Path: /root              , Value:
Path: /root/test/@param  , Value: v
Path: /root/test         , Value: e
Path: /root/test/data/@id, Value: z
Path: /root/test/data    , Value: g
Path: /root/test         , Value: f
Path: /root              , Value: x yz

This looks better now: the redundant lines are gone. Please note that the first line ("Path: /root, Value:") is also empty, but has not been removed by {filter => 2}, i.e. it is not followed by its own attribute, (-- well, it is followed by an attribute, but with a different path -- that's why we can't easily take it out).

In fact, the first line is necessary for the structure of the XML.

Anyway, let us now look at the same example (with option {filter => 2}), but with an additional algorithm to reconstruct the original XML:

use XML::Reader;

my $text = q{<root><test param="v">e<data id="z">g</data>f</test>x <!-- remark --> yz</root>};

my $rdr = XML::Reader->new(\$text, {filter => 2}) or die "Error: $!";

my %at  = ();

while ($rdr->iterate) {
    my $indentation = '  ' x $rdr->level;

    if ($rdr->is_init_attr) { %at  = (); }
    if ($rdr->type eq '@')  { $at{$rdr->attr} = $rdr->value; }

    if ($rdr->is_start) {
        print $indentation, '<', $rdr->tag;
        if (%at) {
            my @a = map{" $_='$at{$_}'"} sort keys %at;
            print "@a";
        }
        print '>', "\n";
    }

    if ($rdr->type eq 'T' and $rdr->value ne '') {
        print $indentation, '  ', $rdr->value, "\n";
    }

    if ($rdr->is_end) {
        print $indentation, '</', $rdr->tag, '>', "\n";
    }
}

...and here is the output:

<root>
  <test param='v'>
    e
    <data id='z'>
      g
    </data>
    f
  </test>
  x yz
</root>

Option {filter => 1}

Now that we have seen that option {filter => 2} allows us to reconstruct the XML, we might want to remove empty lines alltogether.

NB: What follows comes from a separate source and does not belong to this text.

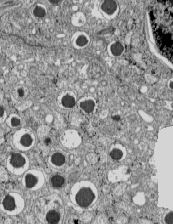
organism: C57BL Mouse
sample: Pancreatic islet

That's what option {filter => 1} is all about. With option {filter => 1} we lose the ability to reconstruct the XML, but simple data processing is easier.

Here is a program:

use XML::Reader;

my $text = q{<root><test param="v">e<data id="z">g</data>f</test>x <!-- remark --> yz</root>};

my $rdr = XML::Reader->new(\$text, {filter => 1}) or die "Error: $!";
while ($rdr->iterate) {
    printf "Path: %-19s, Value: %s\n", $rdr->path, $rdr->value;
}

...and here is the output:

Path: /root/test/@param  , Value: v
Path: /root/test         , Value: e
Path: /root/test/data/@id, Value: z
Path: /root/test/data    , Value: g
Path: /root/test         , Value: f
Path: /root              , Value: x yz

Please be aware that with option {filter => 1}, the methods comment(), is_start(), is_init_attr() and is_end() are all out of service, i.e. they return undef.

AUTHOR

Klaus Eichner, March 2009

COPYRIGHT AND LICENSE

Copyright (C) 2009 by Klaus Eichner

All rights reserved. This program is free software; you can redistribute it and/or modify it under the same terms as Perl itself.

RELATED MODULES

If you also want to write XML, have a look at XML::Writer. This module provides a simple interface for writing XML. (If you are writing non-mixed content XML, consider setting DATA_MODE=>1 and DATA_INDENT=>2, which allows for proper indentation in your XML-Output file)

SEE ALSO

XML::TokeParser, XML::Parser, XML::Parser::Expat, XML::TiePYX, XML::Writer.